§ **Exercise brief**:
Please write out only the lines from the line with "sample: Visual Cortex" to the line with "sample: Parasites in", inclusive, exactly as they stand below, without the pictures.

[Dataset items]

*** Block opens ***

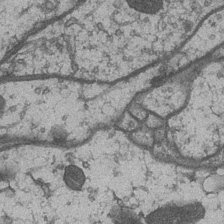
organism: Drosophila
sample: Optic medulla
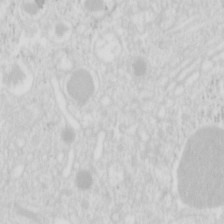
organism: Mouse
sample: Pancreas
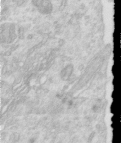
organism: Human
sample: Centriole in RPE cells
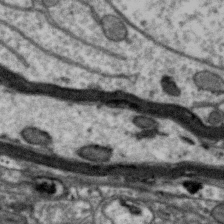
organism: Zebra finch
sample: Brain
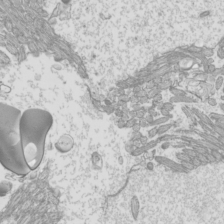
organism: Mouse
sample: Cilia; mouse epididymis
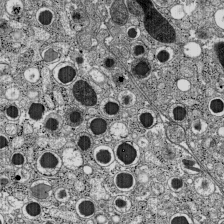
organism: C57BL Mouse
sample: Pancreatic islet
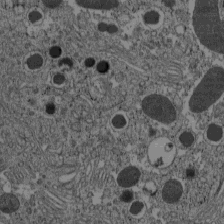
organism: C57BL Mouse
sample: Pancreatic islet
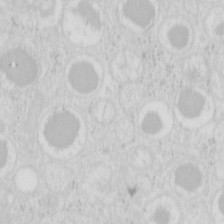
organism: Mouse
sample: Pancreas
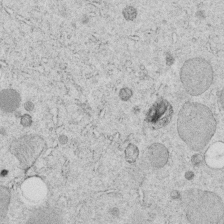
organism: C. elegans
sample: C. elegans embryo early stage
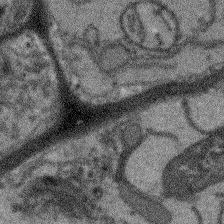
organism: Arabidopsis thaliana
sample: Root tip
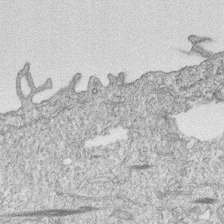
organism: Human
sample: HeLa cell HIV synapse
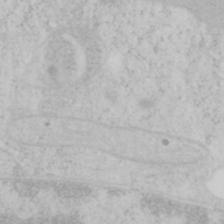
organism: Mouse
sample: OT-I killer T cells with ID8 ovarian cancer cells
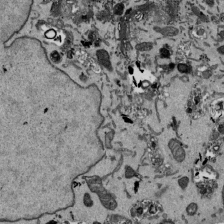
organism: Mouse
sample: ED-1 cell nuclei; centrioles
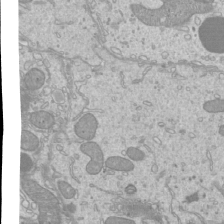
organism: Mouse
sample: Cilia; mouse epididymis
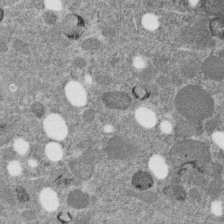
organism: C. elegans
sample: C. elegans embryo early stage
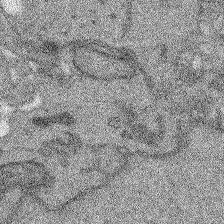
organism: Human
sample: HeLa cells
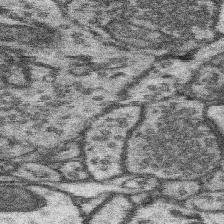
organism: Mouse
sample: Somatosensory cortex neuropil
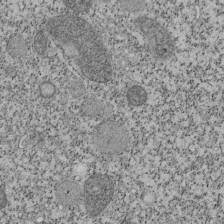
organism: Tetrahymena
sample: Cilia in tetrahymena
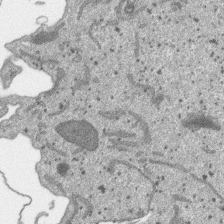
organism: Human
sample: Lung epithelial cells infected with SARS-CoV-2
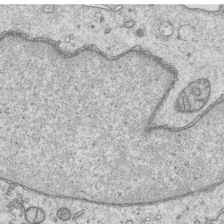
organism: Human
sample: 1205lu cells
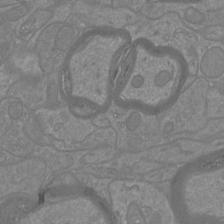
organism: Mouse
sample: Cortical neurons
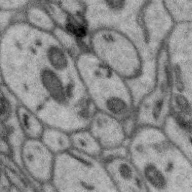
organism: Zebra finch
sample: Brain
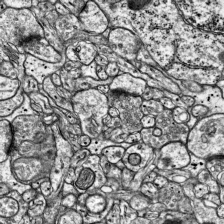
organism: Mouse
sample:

*** Block closes ***
*** Block opens ***

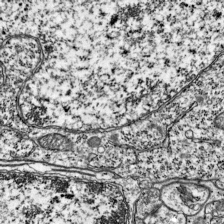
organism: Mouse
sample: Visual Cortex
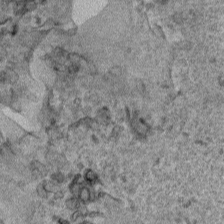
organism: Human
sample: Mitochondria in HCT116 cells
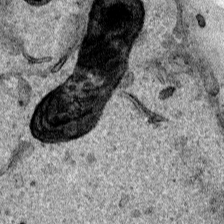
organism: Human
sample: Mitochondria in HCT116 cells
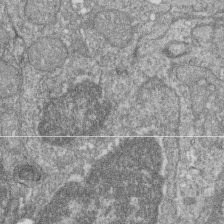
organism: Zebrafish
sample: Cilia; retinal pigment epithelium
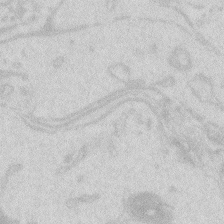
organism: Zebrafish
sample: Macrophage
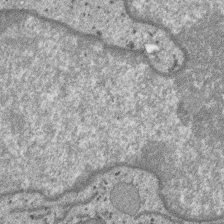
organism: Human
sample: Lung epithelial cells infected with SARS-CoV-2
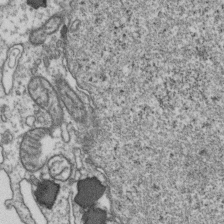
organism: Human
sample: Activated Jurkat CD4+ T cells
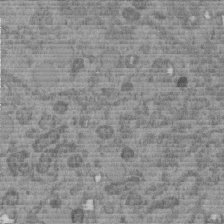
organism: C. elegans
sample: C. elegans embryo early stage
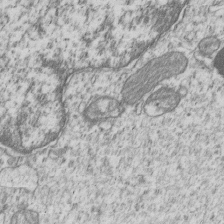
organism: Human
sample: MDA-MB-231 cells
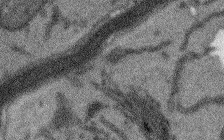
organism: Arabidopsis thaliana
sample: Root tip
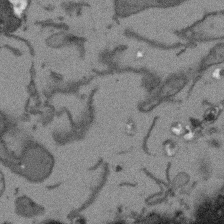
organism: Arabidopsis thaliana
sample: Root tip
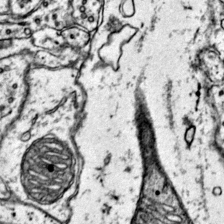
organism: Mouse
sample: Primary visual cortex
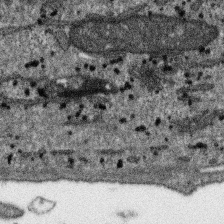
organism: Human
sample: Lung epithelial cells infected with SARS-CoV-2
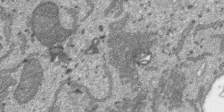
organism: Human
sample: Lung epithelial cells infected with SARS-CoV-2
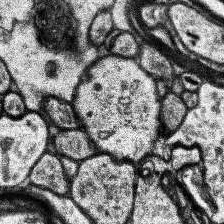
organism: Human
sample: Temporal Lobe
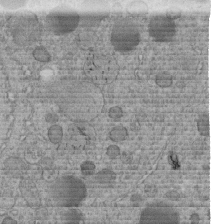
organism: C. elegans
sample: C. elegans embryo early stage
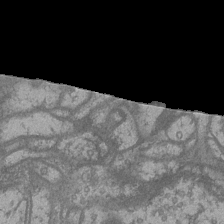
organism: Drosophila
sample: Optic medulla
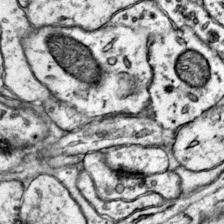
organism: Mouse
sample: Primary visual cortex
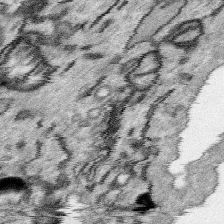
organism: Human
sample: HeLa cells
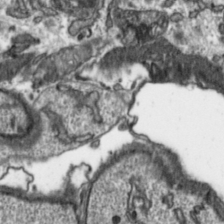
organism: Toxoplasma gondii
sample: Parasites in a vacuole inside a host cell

*** Block closes ***

§ **Response area**:
sample: Visual Cortex
organism: Human
sample: Mitochondria in HCT116 cells
organism: Human
sample: Mitochondria in HCT116 cells
organism: Zebrafish
sample: Cilia; retinal pigment epithelium
organism: Zebrafish
sample: Macrophage
organism: Human
sample: Lung epithelial cells infected with SARS-CoV-2
organism: Human
sample: Activated Jurkat CD4+ T cells
organism: C. elegans
sample: C. elegans embryo early stage
organism: Human
sample: MDA-MB-231 cells
organism: Arabidopsis thaliana
sample: Root tip
organism: Arabidopsis thaliana
sample: Root tip
organism: Mouse
sample: Primary visual cortex
organism: Human
sample: Lung epithelial cells infected with SARS-CoV-2
organism: Human
sample: Lung epithelial cells infected with SARS-CoV-2
organism: Human
sample: Temporal Lobe
organism: C. elegans
sample: C. elegans embryo early stage
organism: Drosophila
sample: Optic medulla
organism: Mouse
sample: Primary visual cortex
organism: Human
sample: HeLa cells
organism: Toxoplasma gondii
sample: Parasites in a vacuole inside a host cell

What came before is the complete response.